The pendulum swing started to move in April 2007, but quickly gained momentum a few months later in July. The primary driver was investor troubles in residential subprime mortgages. This caused a capital market downturn, which then led to a loss of confidence by investors and a re-pricing of risk that extended well beyond the residential subprime sector.
For commercial lenders, much of the climate change is traceable to a single event that accentuated the credit risk inherent in commercial real estate loans. On April 11, 2007, Moody's Investors Service declared that lax underwriting on commercial mortgage backed security (CMBS) loans had increased investors' risk, so the rating agency vowed to increase subordination levels on future transactions. Other rating agencies followed suit. Increased subordination levels raise a lender's cost of capital because a higher percentage of their mortgage pools must be sold to bondholders requiring a higher investment return.
As rating agencies intended, CMBS lenders reacted almost overnight by tightening underwriting standards, scaling back and/or eliminating interest-only loan periods, boosting equity requirements and effectively reducing proceeds available on loans.
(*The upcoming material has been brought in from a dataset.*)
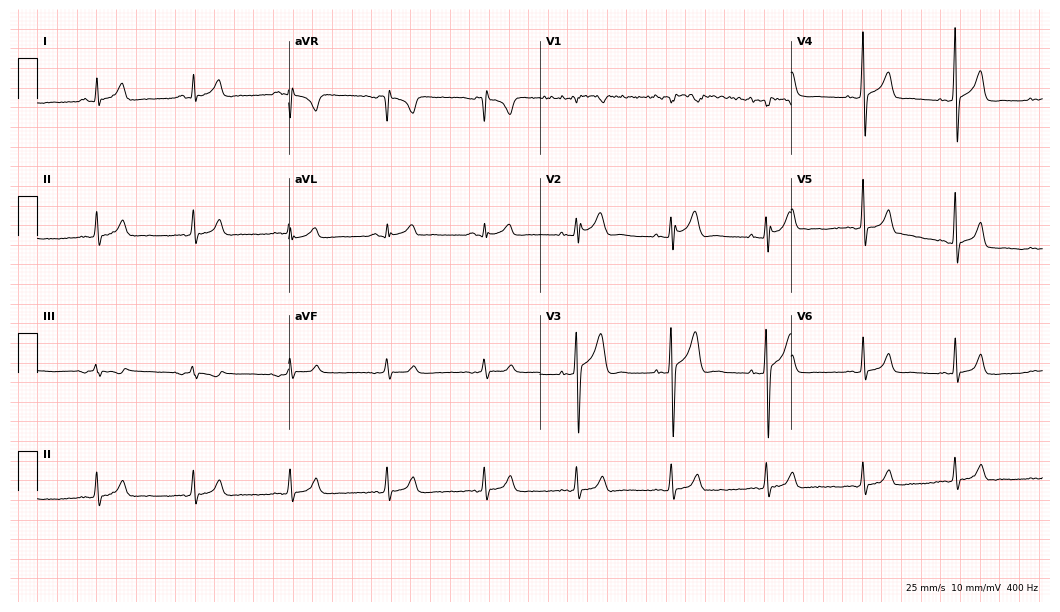
12-lead ECG from a 24-year-old male patient. Labelled as a normal ECG.

Quickly, the market changed and became more volatile.
The capital market storm gained ferocity in July as buyers of the riskier investment bond tranches, known as B-piece buyers, nearly all retreated from the market and stopped purchasing CMBS investments. This snowball effect created new obstacles for CMBS lenders because it created a huge gap in the demand side of the equation.
Positive Signs Are Evident
While it seems the commercial lending markets may have completely frozen over, there are several positive marketplace signs for self-storage owners and investors.
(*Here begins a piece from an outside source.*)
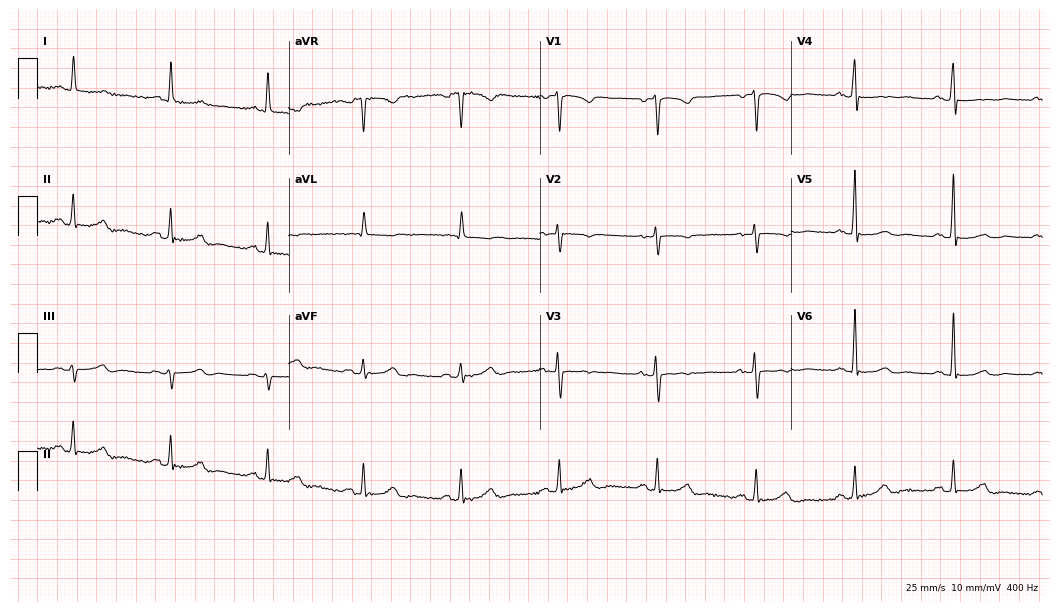
12-lead ECG from a 71-year-old woman. No first-degree AV block, right bundle branch block, left bundle branch block, sinus bradycardia, atrial fibrillation or sinus tachycardia recorded for this tracing.

First, commercial mortgage delinquencies are less than .5% for CMBS, so there clearly is not a problem at the moment. However, rating agencies have predicted securitized mortgages will not perform in the future as they have in the past. While the agencies confirm a current robust CMBS market, they warn that recently securitized loans are much more likely to suffer delinquencies and defaults.
Second, while self-storage loan terms were certainly more aggressive leading into the first quarter of 2007, they were not nearly as aggressive or risky as underwriting on other commercial property types. The self-storage sector is a relatively small portion of the entire real estate market and therefore receives the benefits of an improving credit market.
Third, the self-storage sector remains strong, with real estate investment trusts reporting same store revenue growth in the first and second quarters of 2007 compared to the same prior-year periods.
Finally, there are still many CMBS lenders eager to provide loans in today's market. In many circumstances, deal terms could still be beneficial compared to your current financing.
Market Direction
Where is this market headed? Like most cycles dominated by volatility, this one too will level off and stabilize over time.
Even with higher interest rates, we are still seeing fixed rate 5- to 10-year deals priced by CMBS lenders and banks in the 6.75%-7.75% rate. Most of your self-storage investments should still yield acceptable investment returns. Owners and investors should recognize though that competitive lending terms might become more limited, and that it will become more difficult to shop a deal and compare apples to apples. If you are in the market for financing, it is highly advisable to consider using a mortgage broker who is abreast of daily lending and market conditions.
Ultimately, the cost of capital and the ability to leverage a transaction will play out in time in the self-storage investment community. We will likely see cap rates increase. Value creation will need to be derived from better bottom-line property performance.
While volatility is currently the word from the capital markets, we anticipate self storage, because of its continued stability compared to other real estate investments, will continue to be a desirable asset for institutional and individual investors.

Neal Gussis is a principal with Beacon Realty Capital, Chicago, IL.